Problem to solve ::
Repeat exactly what runs from the line with "Saint-Fulrad, avec mître" through the last line of the material, and keep the pictures out of it.

The records ::
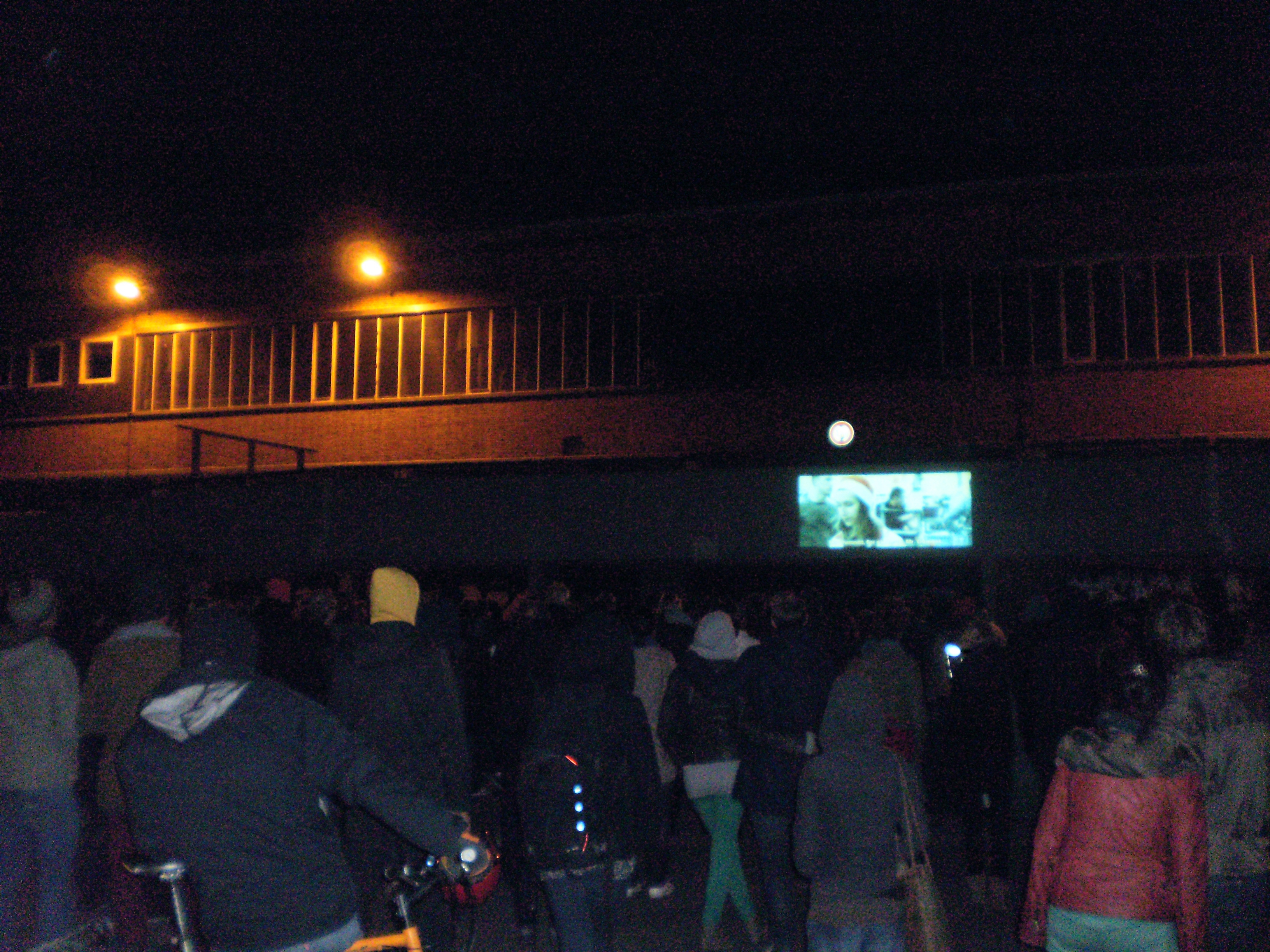 Projektion eines Kurzfilms an die Wand eines ehemaligen Supermarktgebäudes am Neuen Kamp. Veranstaltung von A Wall is a Screen im Rahmen des 28. Internationalen KurzFilmFestivals Hamburg.
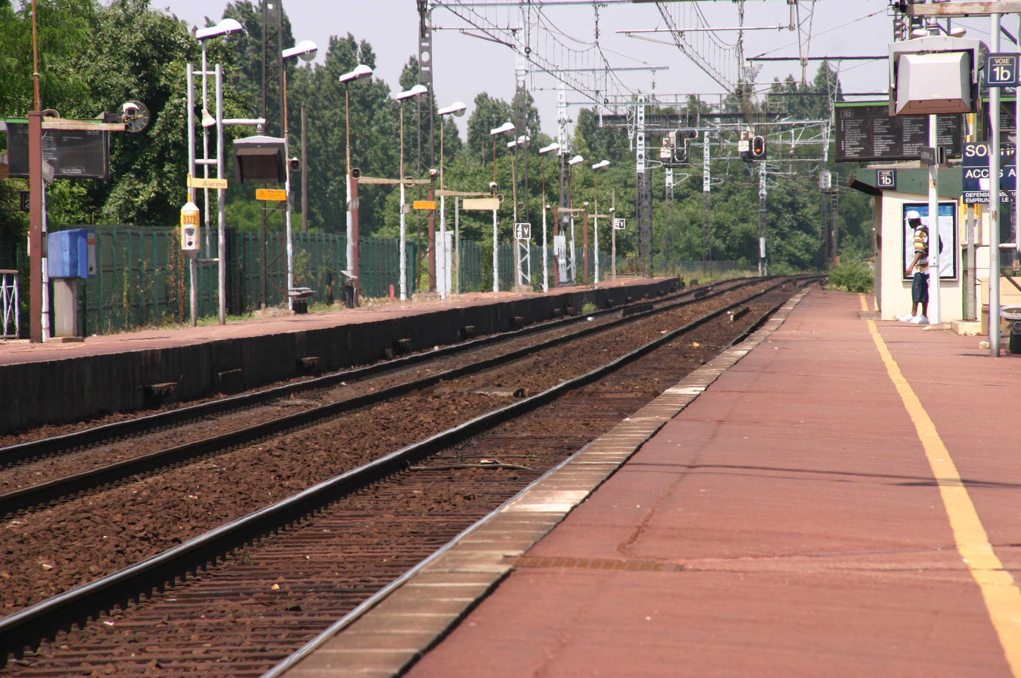 La Gare de Villeneuve-Prairie, Choisy-le-Roi , département du Val-de-Marne, France
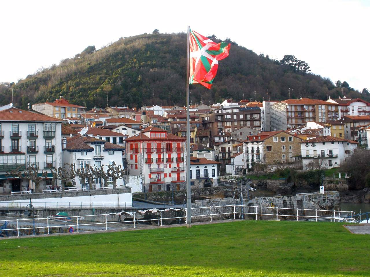 Mundaka (Bizkaia)
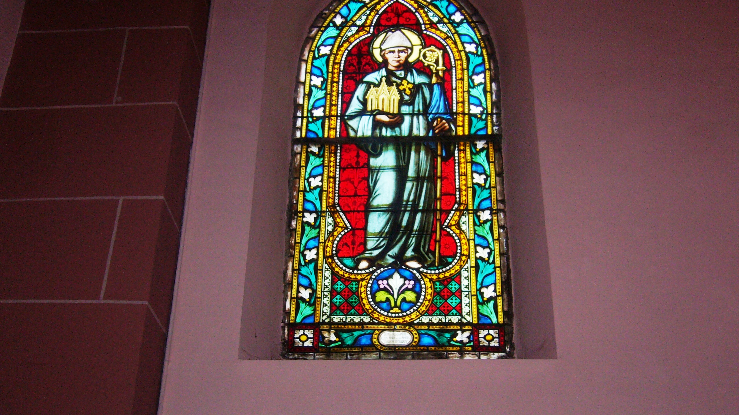 Saint-Fulrad, avec mître et crosse d'évêque représenté sur le vitrail de gauche dans l'église de Saint-Hippolyte.
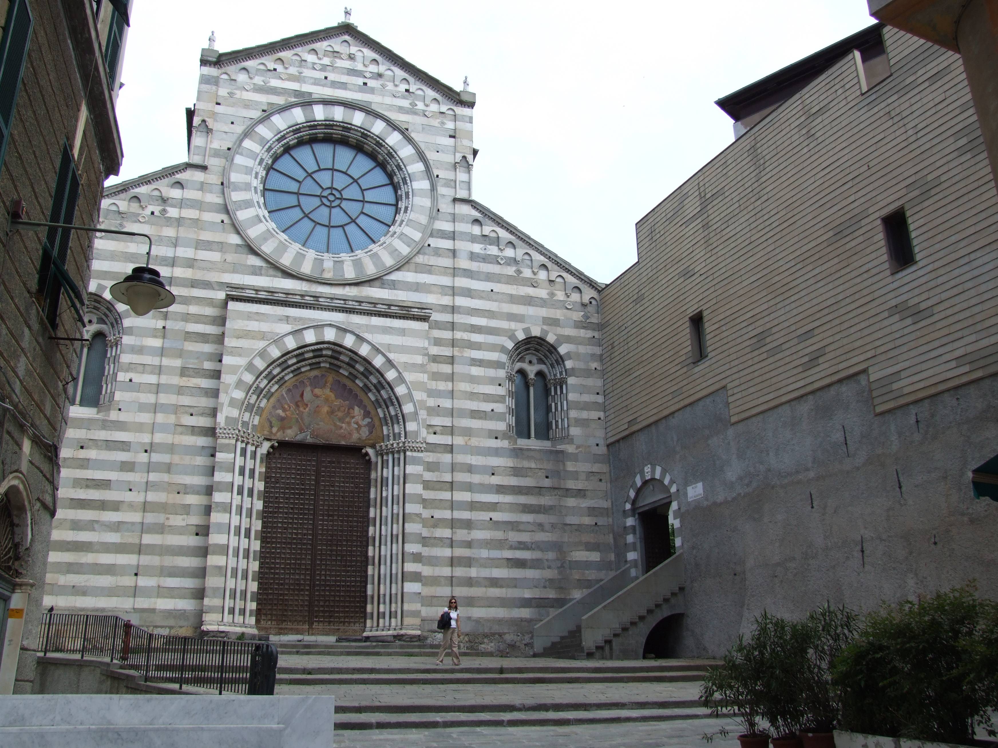 Genoa

Output of the task ::
 Saint-Fulrad, avec mître et crosse d'évêque représenté sur le vitrail de gauche dans l'église de Saint-Hippolyte.
 Genoa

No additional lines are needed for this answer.